Dia menambahkan bahwa salah satu dari proses yang mendasar dimana klien mempelajari
tingkah laku baru melalui peniruan atau modeling sosial yang diberikan oleh konselor. Konselor
sebagai seorang individu menjadi rol model yang penting karena klien seringkali memandang
3

konselor sebagai worthy imulation, maka klien meniru sikap-sikap, nilai, kepercayaan dan
tingkah laku konselor. Dengan demikian konselor harus ada peran penting yang mereka mainkan
dalam proses pengidentifikasian. Bagi konselor peran dan fungsi yang paling berat adalah
menjadi model bagi klien.
3. Pengalaman Klien dalam Konseling
Salah satu dari sumbangan-sumbangan unik konseling behavioral adalah bahwa
konseling behavioral memberi suatu sistem prosedur yang tersusun dengan baik kepada konselor
untuk diterapkan dalam konteks peran yang tersusun dengan baik pula. Konseling ini juga
memberi peran kepada klien dengan menekankan pentingnya kesadaran dan partisipasi klien
dalam proses terapiotik.
Kien harus dilibatkan secara aktif dalam pemilihan dan penentuan tujuan harus memiliki
motivasi untuk berubah dan harus mau bekerjasama dalam melaksanakan kegiatan-kegiatan
telaah biotik baik didalam maupun diluar situasi konseling.

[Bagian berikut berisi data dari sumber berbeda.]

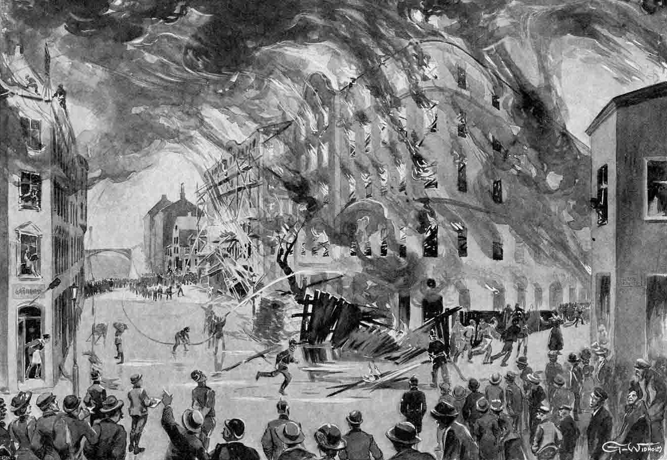 Kamratföreningen Röde Hanen, den stora branden på söder 1906

D. Mekanisme Pengubahan Tingkah Laku


1. Tahap-tahap konseling
a. Assesment
Tujuan tahap ini adalah untuk menentukan apakah yang dilakukan oleh kilen saat ini.
Aktivitas nyata, perasaan, nilai-nilai dan fikiran klien saat ini merupakan item-item yang ada
dalam assesment. Assesment menekankan pada kelebihan atau kekuatan klien daripada
kelemahannya, tahap ini diperlukan untuk mendapatkan informasi yang menggambarkan
masalah yang dihadapi klien.
b. Goal Setting
Konselor bersama klien menyusun tujuan yang dapat diterima berdasarkan informasi
yang telah disusun dan dianalisis. Tujuan ini sangat penting dalam konseling behavioral sebab
tujuan akan menjadi penuntun aktivitas belajar.
c. Teknik Implemetasi
Setelah tujuan konseling yang dapat diterima dirumuskan, konselor dan klien harus
menentukan strategi belajar yang terbaik untuk membantu klien mencapai perubahan tingkah
laku yang diinginkan.
d. Evaluasi terminasi
Evaluasi konseling behavioral merupakan proses yang berkesinambungan. Evaluasi
dibuat atas dasar apa yang klien perbuat. Tingkah laku klien digunakan sebagai dasar untuk
mengevaluasi efektifitas konselor dan efektivitas tertentu dari teknik yang digunakan.
Terminasi lebih dari sekedar stoping konseling, yang meliputi :
1. Menguji apa yang dilkaukan oleh klien terakhir.
2. Eksplorasi kemungkinan konseling tambahan.
3. Membantu klien dalam mentransfer apa yang dipelajari dalam konseling tingkah laku
klien.
4. Memantau secara terus menerus tingkah laku klien.

2. Teknik Konseling
a. Memperkuat tingkah laku
 Shapping
Adalah metode mengajarkan tingkah laku dengan terus menerus melakuakan
aproksimasi dan membuat rantai hubungan. Shapping dilakukan melalui pendekatan
berangsur, dimana dalam proses itu ada tingkh laku yang direinforce dan ada yang tidak.
Melalui aproksimasi ini tingkah laku secara bertahap menjadi didekati sehingga akhirnya
dapat dibentuk tingkah laku yang diharapkan. Contoh : seorang laki-laki yang takut
berhubungan dengan wanita, tetapi menginginkan seorang pacar.
4

 Behavioral kontrak
Syarat mutlak untuk memantapkan kontrak behavioral adalah batasan yang cermat
mengenai problem klien, setiasu dimana hal itu diekspresikan dan kesediaan klien untuk
mencoba prosedur itu.
 Assertive Training
Assertive training dapat diterapakan pada situasi-situasi interpersonal, diaman
individu yang mempunyai kesulitan-kesulitan perasaan sesuai atau tepat untuk
menyatakannya. Assertive training dapat membantu orang yang tidak dapat menyatakan
kemarahan atau kejengkelannya, sopan yang b erlebihan dan membiarkan orang lain
mengambil keuntungan darinya, mereka orang yang mempunyai kesulitan mengatakan
tidak.
Assertive training dengan menggunakan prosesur-prosedur permainan peranan.
Misalnya klien mengeluh bahwa ia sering merasa tertekan oleh orang tuanya.